| What you will do |
Below is a listing to write out in full, exactly as given, without its pictures.

| Dataset section |
====

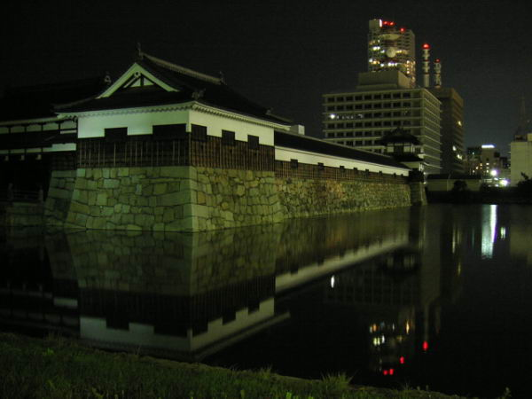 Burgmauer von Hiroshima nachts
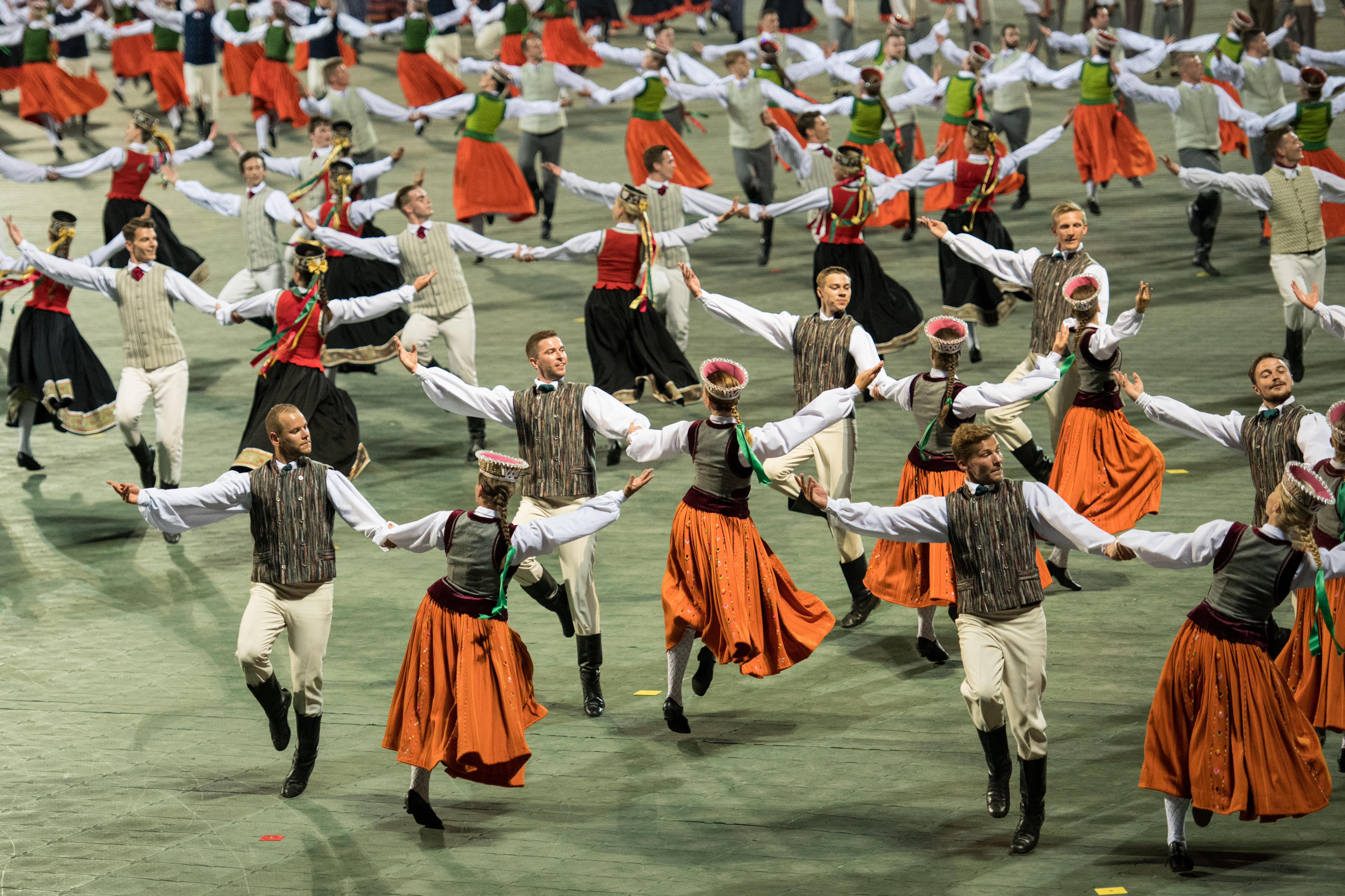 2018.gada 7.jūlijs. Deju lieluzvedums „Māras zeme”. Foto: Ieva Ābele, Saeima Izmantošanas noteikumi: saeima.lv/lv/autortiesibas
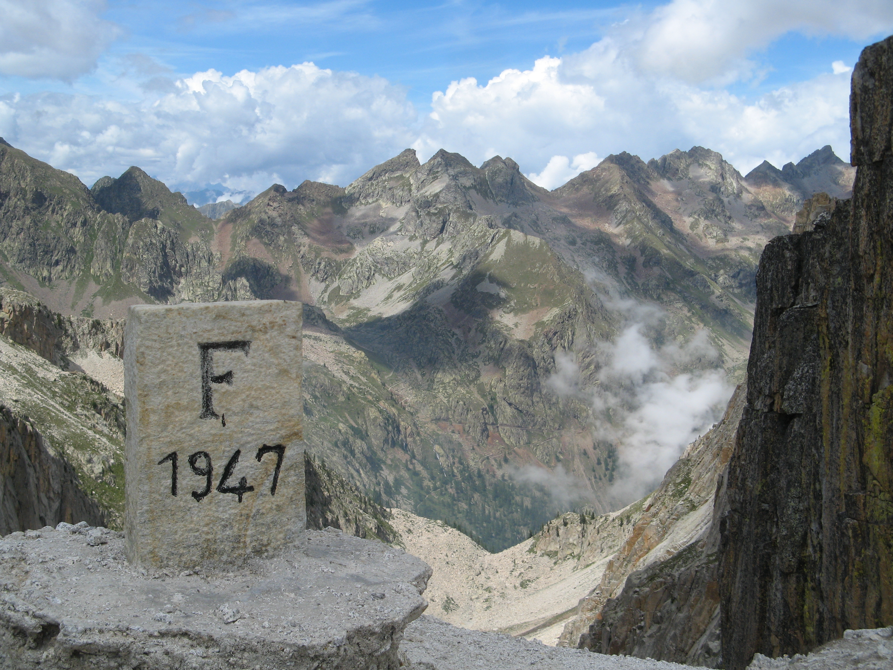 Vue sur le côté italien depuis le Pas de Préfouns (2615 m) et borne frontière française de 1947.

====

| Solution for this problem |
 Burgmauer von Hiroshima nachts
 2018.gada 7.jūlijs. Deju lieluzvedums „Māras zeme”. Foto: Ieva Ābele, Saeima Izmantošanas noteikumi: saeima.lv/lv/autortiesibas
 Vue sur le côté italien depuis le Pas de Préfouns (2615 m) et borne frontière française de 1947.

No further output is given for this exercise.